LGR Global CEO Ali Amirliravi told this website: “The commodity trading and trade finance industries have shown us an appetite for next-generation, digital solutions. However, piece-meal applications simply don’t fit the bill – our SRC controlled business environment is a comprehensive solution that has been built from the ground up leveraging industry insights and market-leading technologies.”

The transformation from old manual paper based systems into digital can revolutionise how companies do global trade. While currently end user companies had hardly any visibility to their supply chain, and they have to have large safety stock to safeguard their production operations, which ultimately led to high working capital levels. In SRC business ecosystem end user companies can now better plan, monitor and manage their global supply chain with real time visibility and traceability, which helps them to reduce excess inventory and total working capital.

While currently, end user companies have little visibility or control over whether or not their food or other perishable goods were transported safe temperature and humidity conditions in the global supply chain which leads to high level of product wastage. In the SRC business ecosystem companies can plan, monitor and manage their perishable goods global supply chain and if there is disruption such as temperature or humidity level suddenly increasing, system automatically alerts the end user and freight forwarders, so the problem can be prevented. This will improve delivery certainty that goods arrive in given time and good conditions. This way companies can reduce product wastage, need for excess inventory which helps organisations to meet their sustainability targets.

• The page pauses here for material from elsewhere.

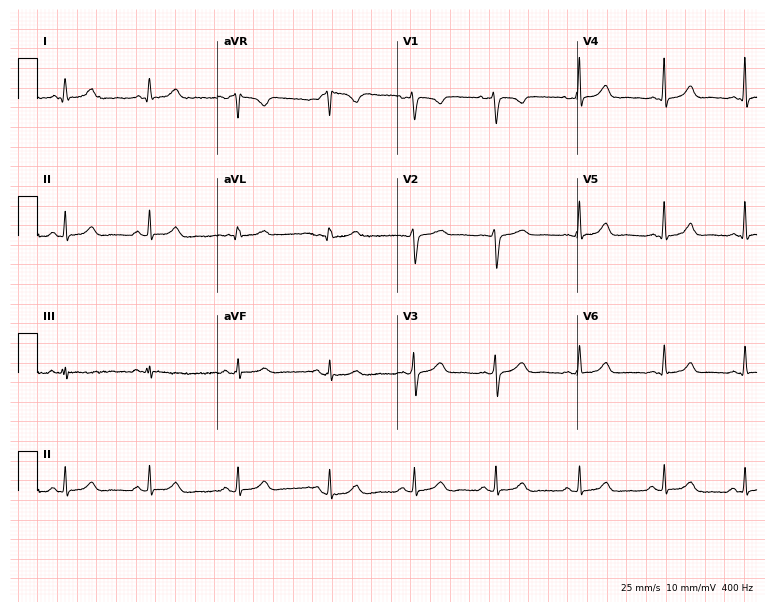
Electrocardiogram, a 21-year-old female patient. Overall reading on record: normal ECG.

From trade finance, supply chain finance and money movement perspective, when companies traditionally had to rely on international banks, and bureaucratic, highly costly, slow and unreliable service. In SRC business ecosystem, due to integration and partnerships, companies are able to better manage their supply risks, shipping risks, credit risks, currency fluctuation risks and compliance risks. They have also flexible access to liquidity and different banking instruments either directly from LGR or through pre-qualified trading partners in the SRC business ecosystem. This allows companies to improve their operating efficiency and reduce transaction risks and costs.

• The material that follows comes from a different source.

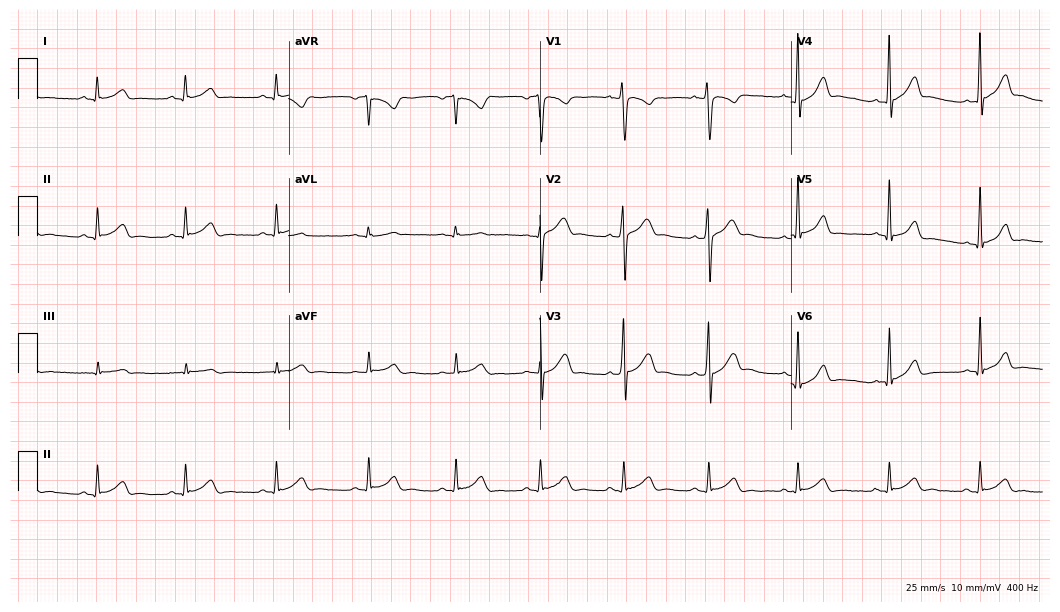
12-lead ECG from a 17-year-old male. Labelled as a normal ECG.

The are many benefits to both client company finance and global supply chain leaders. First, better end to end visibility allows better planning and management of global supply chain which again improves delivery certainty that the row materials arrive in time and in good conditions. This frees up liquidity, reduces excess inventory and working capital while better safeguarding against global supply chain disruption.

Second, by integrating trading partners in the SRC business ecosystem, the client companies are able to reduce and manage trading risks such as credit, market, operational, compliance and currency fluctuation risks. Furthermore, if e.g. goods are damaged during the transportation, buyer gets to know it in advance and the data from SRC business ecosystem can help insurance companies in claim processing.

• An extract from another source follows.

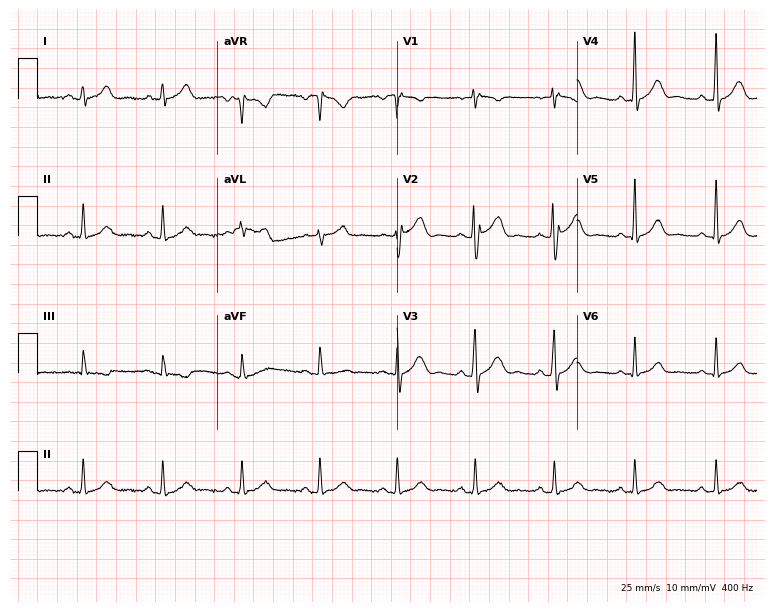
Resting 12-lead electrocardiogram. Patient: a male, 44 years old. None of these six findings is recorded: first-degree AV block, right bundle branch block, left bundle branch block, sinus bradycardia, atrial fibrillation, sinus tachycardia.

Third, due to higher transparency and lower risk in the SRC business ecosystem, customer have access to more flexible, low cost supply chain finance that allows organizations to better manage their cash flow. Fourth, due to end-to-end global supply chain insight, organizations are now able plan and manage their global supply chain better towards sustainable development and environment impact goals such as reducing carbon footprint. Fifth, the SRC business ecosystem allows continuous improvement of companies global supply chain and trade finance operations by providing historical and benchmark data and suggestions for improvements.

“While the pandemic has caused a lot of negative effects on the global scale, a potential positive impact is that it has made clear to the industry and the public at large that changes do need to be made to optimize processes and improve the overall functioning of international trade, trade finance, and cross-border money movement.”

Looking ahead to 2022 and 2023, the SRC Business Ecosystem is set to be extended with the creation of its FI liquidity, commodities and insurance marketplace and implementation of new products such as digital twin.